Newly elected District 1 trustee Elizabeth Jones entered the arena during a pivotal time for Dallas ISD as the budget remains tight, and we’re receiving significantly less funding from the state. Nonetheless, superintendent Mike Miles’ sweeping changes are taking effect, and Jones wants to make sure our schools reap the benefits.

 

Past superintendents have tried to reform DISD. How is Superintendent Mike Miles’ plan different than those that have come before him?

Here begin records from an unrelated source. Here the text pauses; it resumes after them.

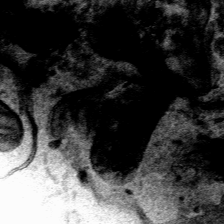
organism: Human
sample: Mitochondria in HCT116 cells
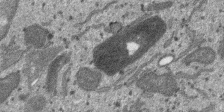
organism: Human
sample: Lung epithelial cells infected with SARS-CoV-2
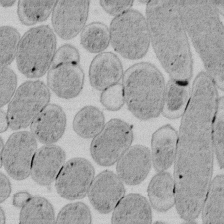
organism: E. coli
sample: Bacterial nucleoid
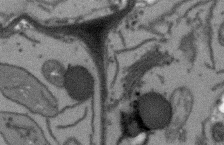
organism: Arabidopsis thaliana
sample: Root tip
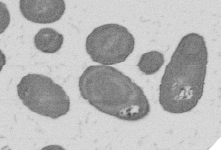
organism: B. subtilis
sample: Bacterial spore
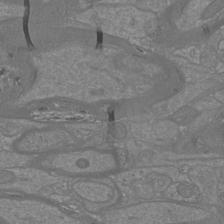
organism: Mouse
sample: Cortical neurons
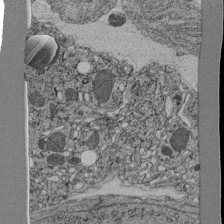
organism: C. elegans
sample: C. elegans pharynx
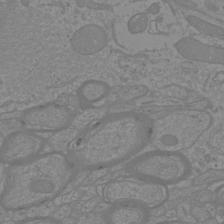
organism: Mouse
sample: Cortical neurons
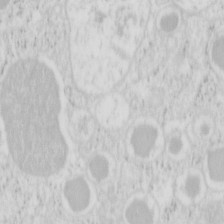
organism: Mouse
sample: Pancreas
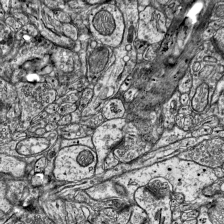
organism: Mouse
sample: Visual Cortex
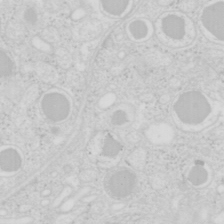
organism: Mouse
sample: Pancreas
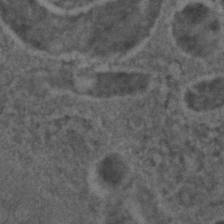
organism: C. elegans
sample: C. elegans embryo
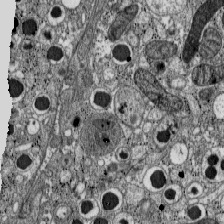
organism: C57BL Mouse
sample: Pancreatic islet
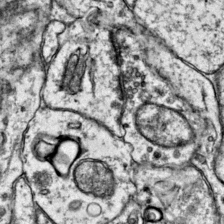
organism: Mouse
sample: Primary visual cortex
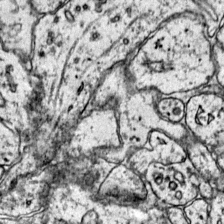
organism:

Our new superintendent is approaching a number of things that have to change all at once. The first is that we have to change the quality of the management of our education system. And I think he is very aware of the fact that we’ve been spending lots of resources over the years and haven’t gotten the results that we potentially should be getting. The second is that it’s a very large system, and it’s a highly complex system because 80 percent of it is human capital, so you have to manage people for results — people in a highly complicated system that is already challenged because you’re dealing with a structure that is really quite antiquated. The third is he has to deal with the challenge of restoring public trust and public confidence in a system that hasn’t been managed well. And lastly and most importantly, he understands the urgency, and so do I. We’re at the moment where we must change. The one thing about his Destination 2020 plan that is so compelling is he’s restructured the system to be much more bottom-up than top-down. But the top-down part is now being held to a very different standard of accountability than we’ve seen before … There’s more transparency and a much higher expectation for performance. If you took a billion-and-a-half-dollar company, you would have similar performance requirements. The investors, the shareholders would demand it.

 

How are the needs of District 1 different than those of the other districts in DISD?

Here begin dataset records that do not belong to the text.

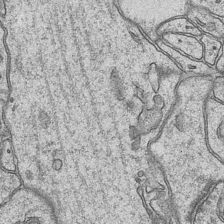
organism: Mouse
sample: CA1 Hippocampus
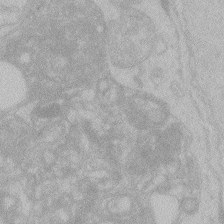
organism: Zebrafish
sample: Macrophage infected with Toxoplasma gondii
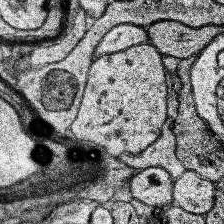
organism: Human
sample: Temporal Lobe
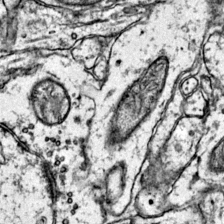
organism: Mouse
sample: Primary visual cortex
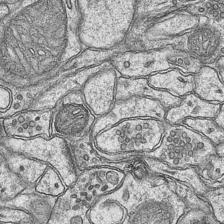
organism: Mouse
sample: CA1 Hippocampus
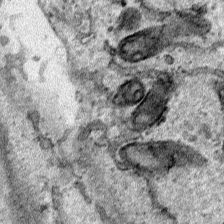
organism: Human
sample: Mitochondria in HCT116 cells

We have Anita Hardwick [former W.T. White principal] and Eddie Conger [Thomas Jefferson principal] as executive directors in the new School Leadership Department for our feeder patterns. Our executive directors allow us to function more practically as a group as opposed to silos. As District 1 goes, we have so many more choices because of the private schools. We have to be able to compete and offer the best opportunities to families.

Well, as we talked about before, the test scores for W.T. White and Thomas Jefferson are around the same level as the coveted magnet schools.

We’re just not telling the story. We just have not really gone to the public with the strengths of some of our schools. The Chinese program, I know they just did a great article the other day, finally talking about the Marsh Middle School summer program as well as what’s been going on at TJ all these years under the guidance and proactive work of Principal Eddie Conger. You want to empower the great principals to come up with these ideas and implement them successfully as Principal Conger has done. Who else can compete with that in our area?

 

You have a particular interest in Science, Technology, Engineering and Math education. Why is that area so important to you and how will you help continue to make it a priority in District 1?

STEM is in everything today. I have more than 25 years of business experience and being on the investment side of that, you see that the only thing constant is change. Industry has evolved because of technological innovations. There isn’t an industry out there that hasn’t been affected by it. I’m a product of public schools. I was blessed in that I went to one of the finest math and science high schools in the United States. Having those skills today is critical. Our student achievement is lagging in math and science, compared to the top industrialized nations. That should be concerning enough. Now, if we’re just testing, and all we’re finding out is students are memorizing but haven’t learned anything, then what have we accomplished?

 

How do you plan to navigate the politics that inevitably will enter these discussions?

I think we have a board with diverse backgrounds and a board that is aligned in this transformation. We may disagree on some things, but we’re in an important place to start moving the district forward. I’m not interested in distractions from that. As I said, we need to take an antiquated system into the 21st century, and anything that distracts from that is the problem.